- Risk sentiment remains heavy amid trade, geopolitical pessimism.
- Sluggish data increases expectations of RBA’s another rate cut.
With fewer catalysts to dominate than the global trade pessimism, the AUD/USD pair takes the rounds near 0.6870 during the early Asian session on Monday.
During last week, the Aussie pair couldn’t benefit from China’s upbeat data as higher than expected unemployment rate at home continues to signal another rate cut from the Reserve Bank of Australia (RBA).
Being a commodity-linked currency, the Australian Dollar’s (AUD) buyers were also disappointed to see increasing trade tussle between the US and China dimming prospects of any solution when the leaders of both the countries meet at the sidelines of G20.
Further, rising US Dollar (USD) and pessimism surrounding the global economy backed by the US-China trade tussles and geopolitical tension amid the US and Iran also played their role to drag the Aussie pair downwards.
Global risk barometer, the 10-year yield of the US government bond, slipped to late 2017 lows near 2.08% amid challenges to investor sentiment.

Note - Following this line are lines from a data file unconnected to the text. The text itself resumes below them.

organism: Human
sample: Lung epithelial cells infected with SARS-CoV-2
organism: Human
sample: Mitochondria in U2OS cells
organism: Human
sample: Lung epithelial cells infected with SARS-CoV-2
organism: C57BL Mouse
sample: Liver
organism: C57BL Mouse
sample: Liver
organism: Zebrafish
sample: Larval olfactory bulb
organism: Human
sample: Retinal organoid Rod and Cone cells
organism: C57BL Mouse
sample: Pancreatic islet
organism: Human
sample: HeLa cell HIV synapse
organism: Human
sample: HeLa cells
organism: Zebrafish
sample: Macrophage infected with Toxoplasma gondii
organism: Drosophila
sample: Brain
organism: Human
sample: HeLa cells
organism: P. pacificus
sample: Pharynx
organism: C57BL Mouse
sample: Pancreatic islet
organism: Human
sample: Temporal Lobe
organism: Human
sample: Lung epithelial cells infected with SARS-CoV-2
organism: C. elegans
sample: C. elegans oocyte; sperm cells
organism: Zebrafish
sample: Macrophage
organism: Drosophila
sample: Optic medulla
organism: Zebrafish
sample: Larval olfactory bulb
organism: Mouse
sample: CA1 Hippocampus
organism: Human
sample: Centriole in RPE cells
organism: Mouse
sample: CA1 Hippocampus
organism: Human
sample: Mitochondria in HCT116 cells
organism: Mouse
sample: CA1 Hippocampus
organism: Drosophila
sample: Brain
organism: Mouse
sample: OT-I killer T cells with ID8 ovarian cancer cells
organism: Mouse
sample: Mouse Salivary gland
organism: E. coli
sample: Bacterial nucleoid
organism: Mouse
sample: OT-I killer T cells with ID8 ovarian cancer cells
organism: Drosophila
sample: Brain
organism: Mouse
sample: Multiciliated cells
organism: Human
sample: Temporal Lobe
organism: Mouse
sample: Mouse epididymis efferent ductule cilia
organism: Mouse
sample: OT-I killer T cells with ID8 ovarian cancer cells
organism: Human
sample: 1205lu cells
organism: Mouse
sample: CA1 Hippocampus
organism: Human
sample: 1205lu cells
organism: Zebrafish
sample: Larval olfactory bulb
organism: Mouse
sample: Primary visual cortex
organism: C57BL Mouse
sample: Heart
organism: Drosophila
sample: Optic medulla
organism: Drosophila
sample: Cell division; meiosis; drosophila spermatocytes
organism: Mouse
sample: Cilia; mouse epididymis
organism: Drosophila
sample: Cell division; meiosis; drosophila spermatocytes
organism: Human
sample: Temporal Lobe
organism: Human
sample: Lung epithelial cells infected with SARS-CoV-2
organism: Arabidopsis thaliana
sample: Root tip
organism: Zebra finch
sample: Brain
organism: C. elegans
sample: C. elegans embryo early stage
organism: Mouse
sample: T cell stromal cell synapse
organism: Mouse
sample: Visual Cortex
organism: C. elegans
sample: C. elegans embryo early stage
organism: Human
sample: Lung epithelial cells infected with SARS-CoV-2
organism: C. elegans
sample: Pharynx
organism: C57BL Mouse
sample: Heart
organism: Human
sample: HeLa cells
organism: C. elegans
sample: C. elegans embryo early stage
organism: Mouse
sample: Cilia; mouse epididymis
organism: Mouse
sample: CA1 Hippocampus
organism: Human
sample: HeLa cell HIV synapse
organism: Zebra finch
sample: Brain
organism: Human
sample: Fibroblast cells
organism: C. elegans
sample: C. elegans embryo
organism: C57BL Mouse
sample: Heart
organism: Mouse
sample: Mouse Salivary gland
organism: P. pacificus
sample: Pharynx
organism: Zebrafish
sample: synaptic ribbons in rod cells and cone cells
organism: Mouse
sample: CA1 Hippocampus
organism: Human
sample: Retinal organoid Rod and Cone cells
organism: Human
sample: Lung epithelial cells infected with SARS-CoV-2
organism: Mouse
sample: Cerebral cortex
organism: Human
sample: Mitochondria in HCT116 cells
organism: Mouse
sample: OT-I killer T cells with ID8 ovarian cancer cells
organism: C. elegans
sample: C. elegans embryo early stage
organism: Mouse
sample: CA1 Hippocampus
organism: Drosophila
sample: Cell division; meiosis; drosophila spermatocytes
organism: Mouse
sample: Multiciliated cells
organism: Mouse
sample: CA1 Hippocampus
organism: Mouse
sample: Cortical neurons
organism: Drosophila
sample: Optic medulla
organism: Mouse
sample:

Looking forward, traders can keep emphasizing on the US-China trade developments due to lack of major data/events on hand whereas the momentum of the greenback and global risk could also offer fresh clues to determine near-term moves.
A sustained break of 0.6860 becomes pre-requisite for the bears to aim for 2016 lows around 0.6830 and then aim for January month’s flash crash bottom near 0.6730.
On the contrary, an uptick beyond May 30 low of 0.6900 can trigger the pair’s pullback to 0.6940 and 0.6970 numbers to the north.